Hace años que me surgió el interés por conocer ese lugar, actual Irán. Finalmente, tras haber viajado alli 2 veces (un primer viaje de 3 semanas y el segundo de 4 semanas) puedo decir que: los Iranies, que NO son árabes sino en su mayoria persas (ademas de baluchis, kurdos, azerbayanos, turkomanos, etc.), aun hoy conservan las grandes virtudes que fundaron su imperio. Irán es un fascinante crisol étnico y cultural. Este factor hace que, al recorrer el país de norte a sur y de este a oeste, uno se sienta inmerso en un universo de contrastes, donde cada región ofrece una identidad propia, con paisajes, costumbres y tradiciones tan diversas que viajar por Irán es como atravesar múltiples mundos en un solo territorio.

“¿Por qué Irán? ¿No es peligroso?”

Los meses previos a mi viaje me cansé de escuchar esta pregunta. Al principio respondía con argumentos históricos, pero después de haber estado allí, mi respuesta cambió: lo mejor de Irán es su gente.

Más allá de sus imponentes construcciones y paisajes, e incluso de lugares que aún permanecen casi intactos al turismo masivo, la verdadera razón para visitar Irán es sumergirse en su cultura. La amabilidad de las personas, su hospitalidad, su sentido de la estética, su poesía, su música, su gastronomía… Irán no es solo un destino, es una experiencia.
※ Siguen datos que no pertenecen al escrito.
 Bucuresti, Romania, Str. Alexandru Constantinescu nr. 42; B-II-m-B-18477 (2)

¿Y la seguridad? Irán NO es peligroso. Lo único que puede resultar una amenaza son las motos que invaden las veredas o la experiencia de cruzar la calle, donde no hay semáforos que valgan. Pero, como todo, uno se acostumbra al segundo día

Un país de contrastes

Como ya mencione, la cultura y la geografía iraní son muy diversas. Se pueden visitar grandes ciudades como Teherán, Isfahán o Mashhad, recorrer el desierto y descubrir Yazd o Kermán, o maravillarse en Shiraz con las ruinas de Persépolis, antigua capital del imperio persa.
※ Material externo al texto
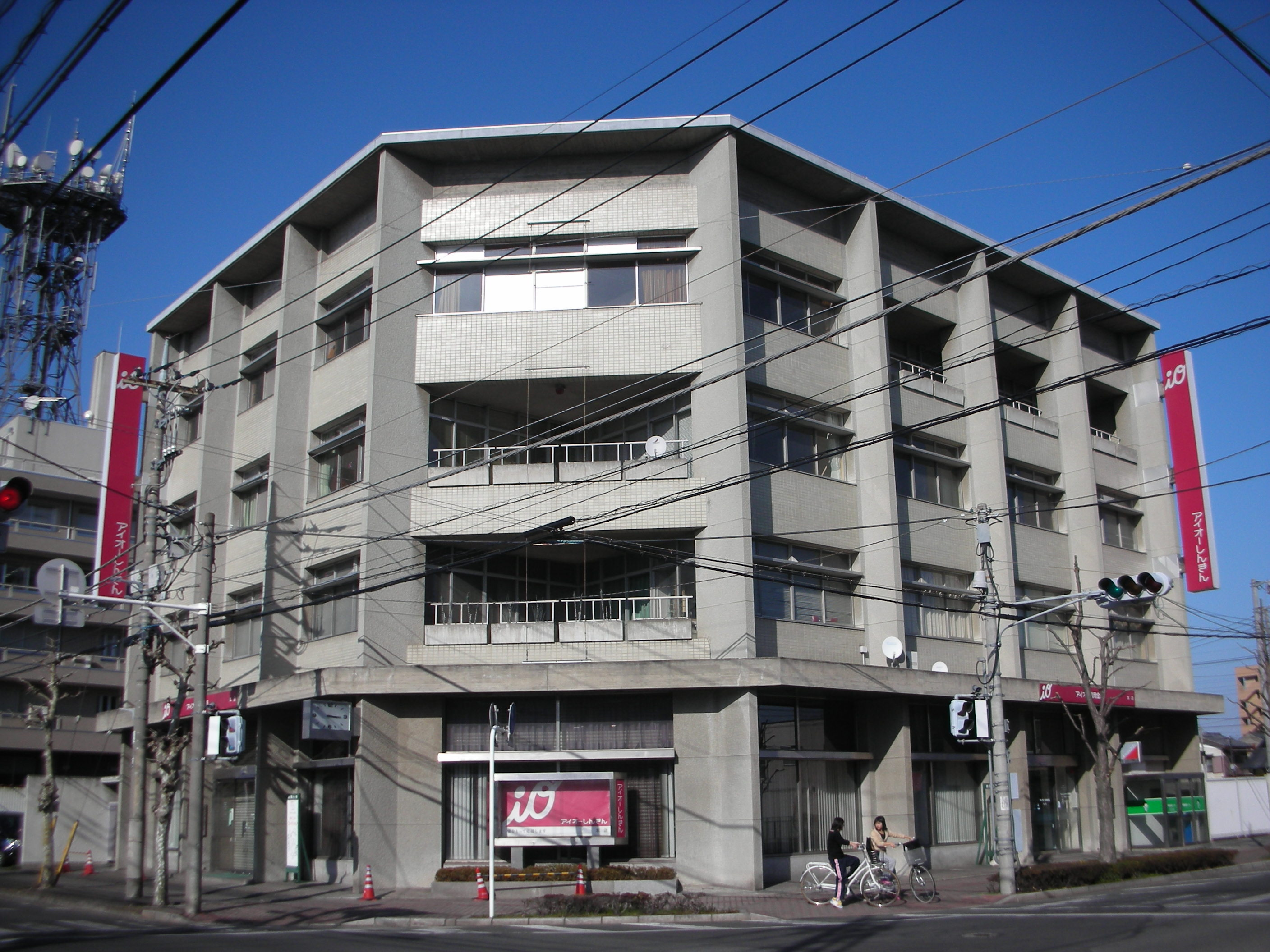 アイオー信用金庫本店（群馬県伊勢崎市中央町）の外観。

Si se baja hacia el Golfo Pérsico, se encuentran playas de aguas cristalinas comparables con las de Dubái (al fin y al cabo, está justo enfrente), además de la posibilidad de avistar delfines y explorar las impresionantes formaciones rocosas de la Isla de Hormoz, donde los colores parecen sacados de otro planeta.

Derribando mitos

Irán no es lo que muchos occidentales imaginan. Para empezar, no todas las mujeres usan chador o hijab. Como en cualquier otro país islámico, es común ver mujeres vistiendo estas prendas, pero desde la muerte de Mahsa Amini en 2022, cada vez más iraníes desafían esta imposición, especialmente en las grandes ciudades, donde es frecuente ver mujeres sin hijab como forma de protesta contra las restricciones impuestas por el régimen.
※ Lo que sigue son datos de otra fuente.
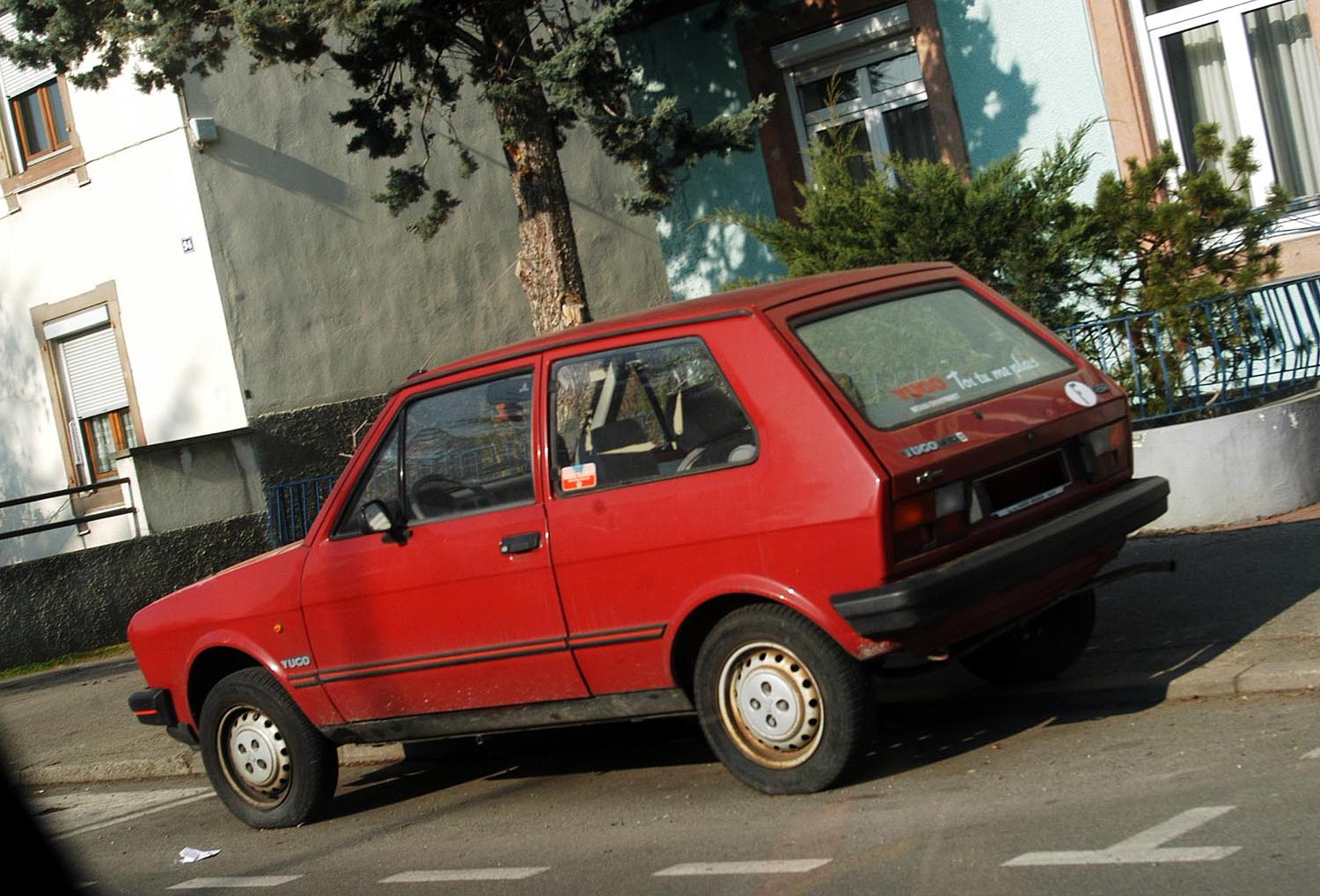 Une Yugo 45A en Alsace en 2005 (photo mise à ma disposition par Roulax).

Tampoco es cierto que la policía arresta personas en cada esquina. Si bien en las grandes ciudades se percibe una mayor presencia policial, Irán es un país moderno, con universidades de prestigio y una juventud conectada con el mundo, que encuentra maneras de expresarse a pesar de las restricciones. Las calles están llenas de contrastes, y en ellas conviven la tradición y la resistencia, lo prohibido y lo permitido, en una sociedad mucho más compleja de lo que suele mostrarse desde afuera.

Un lazo inesperado con Argentina

Como mujer occidental viajando sola por Irán, en muchos momentos me sentí como en casa. Me sorprendió descubrir la afinidad que los iraníes sienten por la Argentina. .

No suelo repetir destinos de viaje, habiendo tantos otros lugares que aún quiero conocer. Sin embargo, Irán es un país que inevitablemente invita a regresar. Mis dos viajes allí marcaron mi vida de una manera profunda, y no precisamente porque en 2022 vi ganar a Argentina la final del Mundial de fútbol. Lo cual se convirtio en un factor sorpresa del viaje.

Hay lugares que se visitan y otros en los que, de algún modo, una parte de uno se queda para siempre. Para mi, Iran es uno de ellos. Aún hoy conservo verdaderos amigos, y los lazos que formé son difíciles de explicar, como esas conexiones mágicas que suceden sin razón aparente, pero que se sienten predestinadas. Tal vez por eso, nunca siento que realmente me haya despedido de Irán. Quién sabe, quizás el destino me lleve de regreso… una vez más.